For usage, see the Tensorflow Optimizing Converter
[command-line examples](https://github.com/tensorflow/tensorflow/tree/master/tensorflow/contrib/lite/toco/g3doc/cmdline_examples.md).

Refer to the
[Ops compatibility guide](https://github.com/tensorflow/tensorflow/tree/master/tensorflow/contrib/lite/g3doc/tf_ops_compatibility.md)
for troubleshooting help, and if that doesn't help, please
[file an issue](https://github.com/tensorflow/tensorflow/issues).

The [development repo](https://github.com/tensorflow/tensorflow) contains a tool
to visualize TensorFlow Lite models after conversion. To build the
[visualize.py](https://github.com/tensorflow/tensorflow/blob/master/tensorflow/contrib/lite/tools/visualize.py)
tool:

```sh
bazel run tensorflow/contrib/lite/tools:visualize -- model.tflite model_viz.html
```

This generates an interactive HTML page listing subgraphs, operations, and a
graph visualization.


## 3. Use the TensorFlow Lite model for inference in a mobile app

After completing the prior steps, you should now have a `.tflite` model file.

### Android

Since Android apps are written in Java and the core TensorFlow library is in C++,
a JNI library is provided as an interface. This is only meant for inference—it
provides the ability to load a graph, set up inputs, and run the model to
calculate outputs.

The open source Android demo app uses the JNI interface and is available
[on GitHub](https://github.com/tensorflow/tensorflow/tree/master/tensorflow/contrib/lite/java/demo/app).
You can also download a
[prebuilt APK](http://download.tensorflow.org/deps/tflite/TfLiteCameraDemo.apk).
See the <a href="../demo_android.md">Android demo</a> guide for details.
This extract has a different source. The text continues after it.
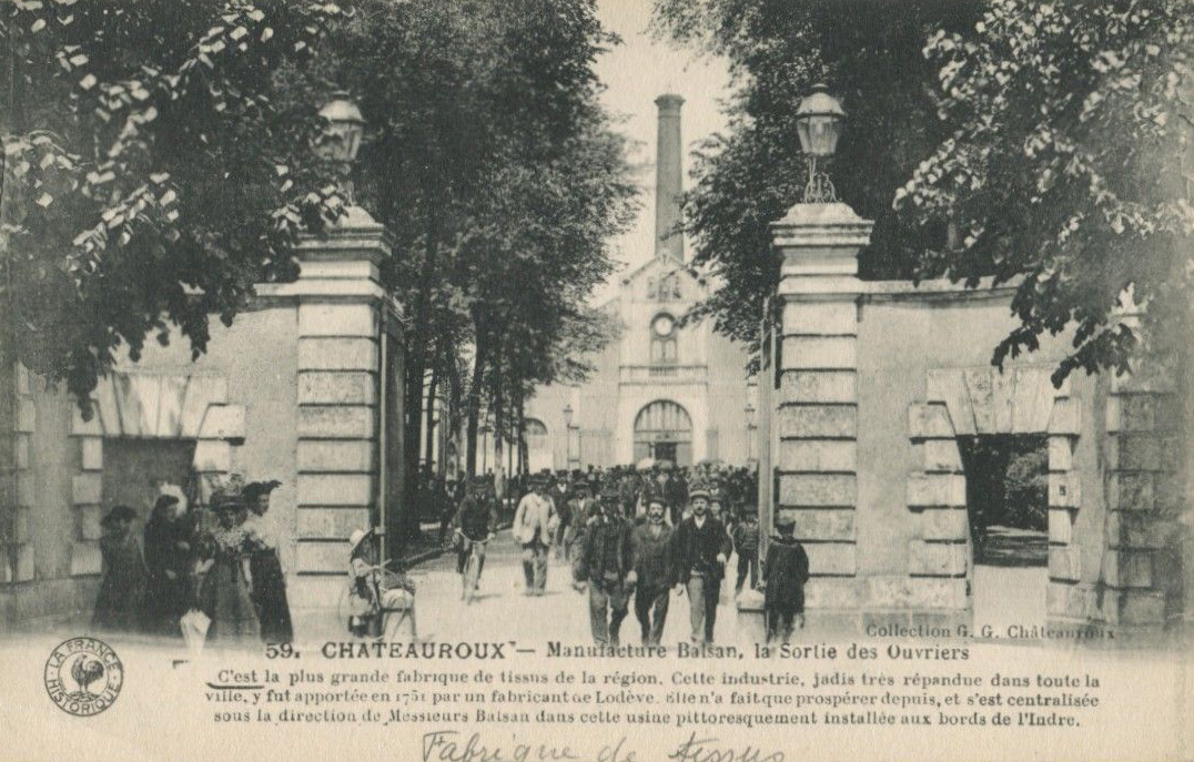 Manufacture Balsan en 1780 à Chateauroux

The <a href="./android_build.md">Android mobile</a> guide has instructions for
installing TensorFlow on Android and setting up `bazel` and Android Studio.

### iOS

To integrate a TensorFlow model in an iOS app, see the
[TensorFlow Lite for iOS](https://github.com/tensorflow/tensorflow/tree/master/tensorflow/contrib/lite/g3doc/ios.md)
guide and <a href="../demo_ios.md">iOS demo</a> guide.

#### Core ML support

Core ML is a machine learning framework used in Apple products. In addition to
using Tensorflow Lite models directly in your applications, you can convert
trained Tensorflow models to the
[CoreML](https://developer.apple.com/machine-learning/) format for use on Apple
devices. To use the converter, refer to the
[Tensorflow-CoreML converter documentation](https://github.com/tf-coreml/tf-coreml).

### Raspberry Pi

Compile Tensorflow Lite for a Raspberry Pi by following the
[RPi build instructions](https://github.com/tensorflow/tensorflow/blob/master/tensorflow/contrib/lite/g3doc/rpi.md)
This compiles a static library file (`.a`) used to build your app. There are
plans for Python bindings and a demo app.